Existe uma geração à rasca? Existe mais do que uma! Certamente! Está à
rasca a geração dos pais que educaram os seus meninos numa abastança
caprichosa, protegendo-os de dificuldades e escondendo-lhes as agruras da vida.
Está à rasca a geração dos filhos que nunca foram ensinados a lidar com
frustrações. A ironia de tudo isto é que os jovens que agora se dizem (e também
estão) à rasca são os que mais tiveram tudo. Nunca nenhuma geração foi, como
esta, tão privilegiada na sua infância e na sua adolescência.

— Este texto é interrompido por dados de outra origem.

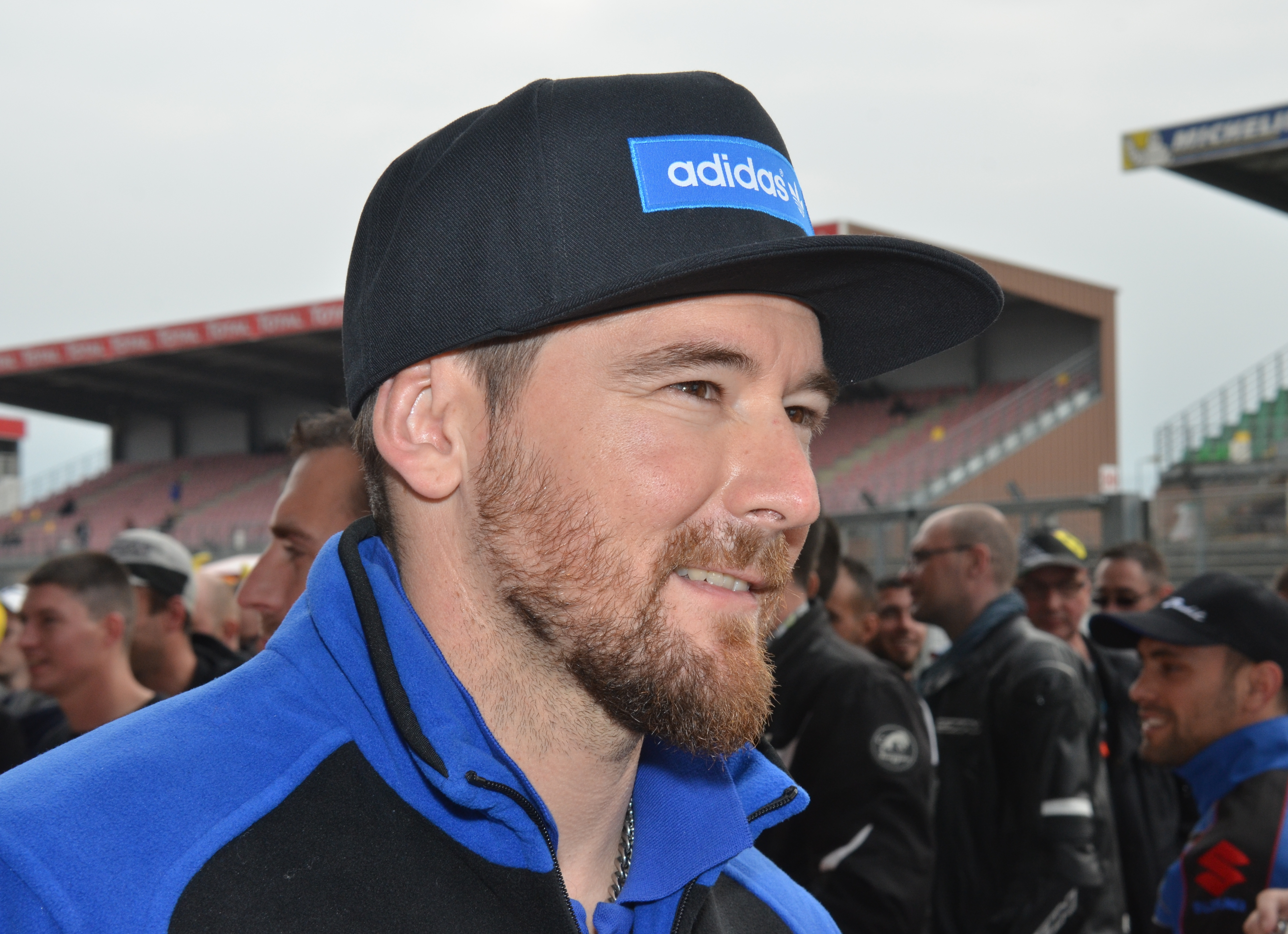 Damian Cudlin aux 24 heures du Mans moto 2015

E nunca a
sociedade exigiu tão pouco aos seus jovens como lhes tem sido exigido nos
últimos anos.
Deslumbradas com a melhoria significativa das condições de vida, a
minha geração e as seguintes (actualmente entre os 30 e os 50 anos) vingaram-se
das dificuldades em que foram criadas, no antes ou no pós 1974, e quiseram dar
aos seus filhos o melhor. Ansiosos por sublimar as suas próprias frustrações,
os pais investiram nos seus descendentes: proporcionaram-lhes os estudos que
fazem deles a geração mais qualificada de sempre (já lá vamos…), mas também
lhes deram uma vida desafogada, mimos e mordomias, entradas nos locais de
diversão, cartas de condução e 1º automóvel, depósitos de combustível cheios,
dinheiro no bolso para que nada lhes faltasse. Mesmo quando as expectativas de
primeiro emprego saíram goradas, a família continuou presente, a garantir aos
filhos cama, mesa e roupa lavada. Durante anos, acreditaram estes pais e estas
mães estar a fazer o melhor; o dinheiro ia chegando para comprar (quase) tudo,
quantas vezes em substituição de princípios e de uma educação para a qual não
havia tempo, já que ele era todo para o trabalho, garante do ordenado com que
se compra (quase) tudo. E éramos (quase) todos felizes.
Depois, veio a crise, o aumento do custo de vida, o desemprego, … A
vaquinha emagreceu, feneceu, secou. Foi então que os pais ficaram à rasca. Os
pais à rasca não vão a um concerto, mas os seus rebentos enchem Pavilhões
Atlânticos e festivais de música e bares e discotecas onde não se entra à borla
nem se consome fiado. Os pais à rasca deixaram de ir ao restaurante, para
poderem continuar a pagar restaurante aos filhos, num país onde uma festa de
aniversário de adolescente que se preza é no restaurante e vedada a pais. São
pais que contam os cêntimos para pagar à rasca as contas da água e da luz e do
resto, e que abdicam dos seus pequenos prazeres para que os filhos não
prescindam da internet de banda larga a alta velocidade, nem dos
qualquercoisaphones ou pads, sempre de última geração.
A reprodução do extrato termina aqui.